A Gal tampoco le gustaba, pero se habían quedado sin opciones. Y aquello era mejor que morir bajo tierra y esperar a que alguien encontrara sus cuerpos.

—Vamos, hemos perdido mucho tiempo ahí abajo. —La apremió la morena mientras continuaba andando por el túnel.

—¿Hacia dónde vamos? —preguntó la rubia, alumbrando hacia el techo tras ver como una pequeña cascada de gotas verdosas caían frente a ambas—. Llueve mierda, genial.
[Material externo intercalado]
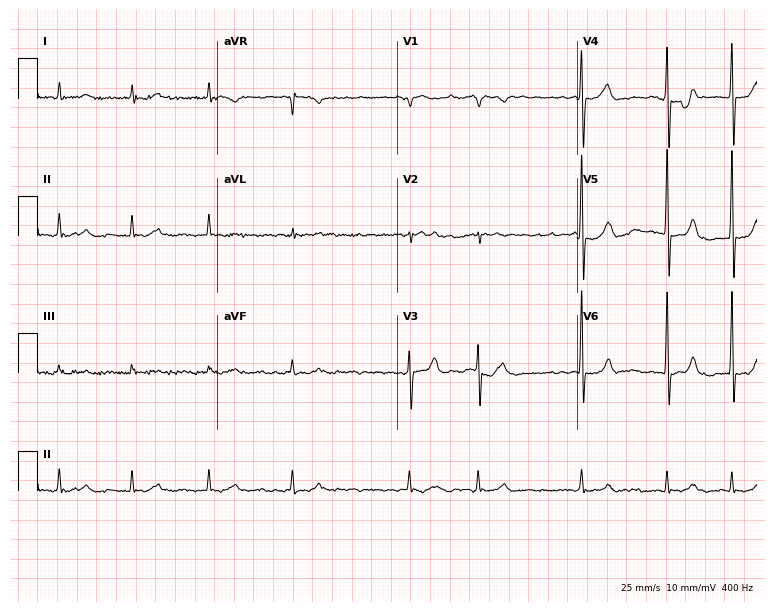
Standard 12-lead ECG recorded from a 68-year-old male. None of these six findings is recorded: first-degree AV block, right bundle branch block, left bundle branch block, sinus bradycardia, atrial fibrillation, sinus tachycardia.
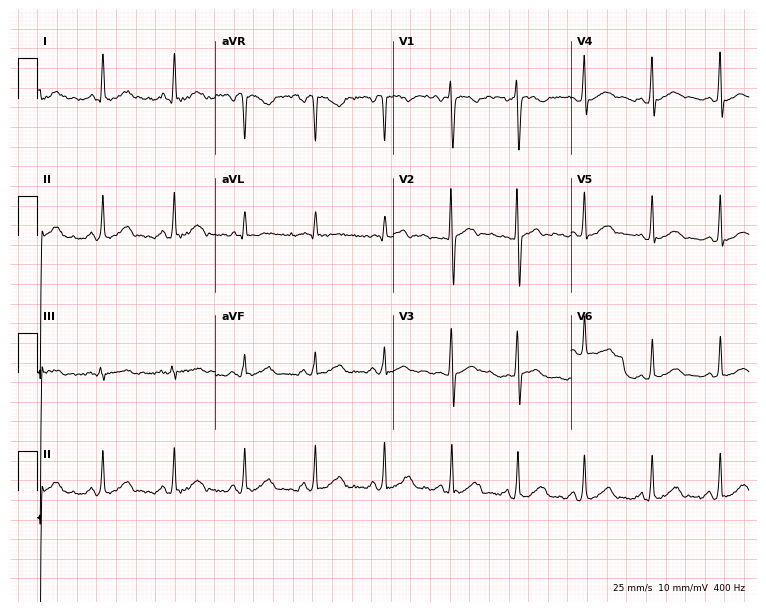
ECG (7.3-second recording at 400 Hz) — a woman, 28 years old. Labelled as a normal ECG.

El paso que conectaba el alcantarillado con la ciudad había sufrido el mismo desenlace que las líneas ferroviarias, lo que les impedía tomar el camino más corto a la superficie. Gal miró la montaña de escombro a su lado y soltó un suspiro de resignación.

—Sudeste —respondió Gal—. Este conducto nos lleva hasta un viejo sumidero cerca del Anuket.

Había llevado a cabo aquel trayecto en pocas ocasiones, cuando había decidido aventurarse a lo desconocido. Pero la curiosidad le había permitido explorar los bosques que bordeaban Jevrá y que ocultaban la presa Anuket. Sin embargo, no fueron muchas las veces que la llevaron a dirigirse a la soledad de la naturaleza de Kairos.

Más de diez kilómetros más tarde y casi tres horas de travesía por las cloacas, divisaron un ligero resplandor frente a ellas. El trayecto se hizo pesado, silencioso y amargo. Aunque no había pérdida, Gal se veía obligada a parar con más frecuencia de la que le hubiese gustado y el desgaste físico —y emocional— mermó las fuerzas de ambas mujeres.

La Luna brillaba con intensidad sobre un cielo lleno de estrellas. En contraste con el calor de las cloacas, en el exterior hacía frío. En Kairos aquello era normal, mientras que por el día el sol ardía con fuerza en lo alto del cielo, a las noches la temperatura descendía drásticamente. Un problema heredado de la crisis climática y los estragos en la capa de ozono. Pese a ello, cuando Gal posó sus botas sobre la hierba húmeda, tomó una gran bocanada de aire limpio y se deshizo del hedor de las alcantarillas, liberando a sus pulmones de la tortura.

Se sentía agotada, justo como debía de sentirse tras que un edificio se le cayese encima. La herida de su costado seguía molestándole, pero no parecía que estuviera infectada; en el camino sí sintió como un par de grapas se desprendían de su piel, tras llevar a cabo esfuerzos de más, pero había dejado de sangrar. Sin embargo, no pudo evitar comprobar el vendaje y asegurarse de que todavía podía seguir.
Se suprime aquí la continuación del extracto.